Another way to describe grammars
Grammars for programming languages contain a lot of choices and iterations. Both are awkward to describe using BNF: each choice requires a non-terminal to join the alternatives together and each iteration requires a non-terminal for recursion.
Consider addition
as defined previously:
a sequence of one or more numbers separated by plus operators.
Extended BNF adds ways to describe choices and iterations to BNF
which cut down on the need for non-terminals. For example:
addition: Number ( '+' Number )*;
addition
is a Number
followed by zero or more groups of +
and a Number
.
Parentheses are used for grouping and nesting.
A suffix applied to a symbol or group indicates repetition:
the suffix *
means zero or more times,
+
means one or more times,
and ?
means that the symbol or group is optional (it can be specified or omitted).
One can view a subtraction
as a list of one or more Number
values separated by -
operators:
subtraction: Number +/ '-';
Two infix operations are used to describe lists:
+/
indicates a list of one or more elements and
*/
indicates a list which can be empty.
The left operand, a symbol or group, describes each list element;
the right operand, another symbol or group, describes the delimiter between any two list elements.
All of these can be combined in a new grammar which uses calculations
as a start symbol.
calculations
consist of one or more addition
or subtraction
:
%token Number '[0-9]+';
calculations: ( addition | subtraction )+;
addition: Number ( '+' Number )*;
subtraction: Number +/ '-';
The infix operator |
combines choices.
The parentheses are necessary in the first rule.

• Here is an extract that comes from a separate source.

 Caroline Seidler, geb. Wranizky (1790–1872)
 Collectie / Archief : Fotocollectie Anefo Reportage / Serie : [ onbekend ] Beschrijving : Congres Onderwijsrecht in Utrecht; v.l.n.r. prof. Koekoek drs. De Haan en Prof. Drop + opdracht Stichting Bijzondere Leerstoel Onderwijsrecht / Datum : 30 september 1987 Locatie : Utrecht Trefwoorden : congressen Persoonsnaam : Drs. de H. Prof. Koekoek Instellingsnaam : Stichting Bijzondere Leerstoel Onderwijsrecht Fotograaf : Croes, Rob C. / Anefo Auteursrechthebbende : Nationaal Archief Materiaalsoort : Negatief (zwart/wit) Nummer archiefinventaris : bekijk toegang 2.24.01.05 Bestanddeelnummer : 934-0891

Precedence increases from choice |
in extended BNF
to juxtaposing in BNF,
and from there to the lists +/
and */
and the suffixes +
, *
, and ?
of extended BNF.
Representing an EBNF grammar
An EBNF grammar is represented as an instance of page.EBNF using the factory methods page.BNF#lit, and page.BNF#token discussed previously.
The representations of non-terminals and rules are slightly different because a non-terminal must be defined by a single rule. A rule has this kind of non-terminal as a left-hand side and a single eNode object as a right-hand side. Two factory methods, page.EBNF#nt and page.EBNF#rule, are overrides to produce the modified objects. page.EBNF#init is an override to assign the start symbol and rules to the instance. New factory methods support the new notations:
page.EBNF#alt corresponds to the operator
|
and returns a new page.EBNF.Alt object which represents a set of choices.page.EBNF#seq corresponds to parentheses and returns a new page.EBNF.Seq object which represents a group of items.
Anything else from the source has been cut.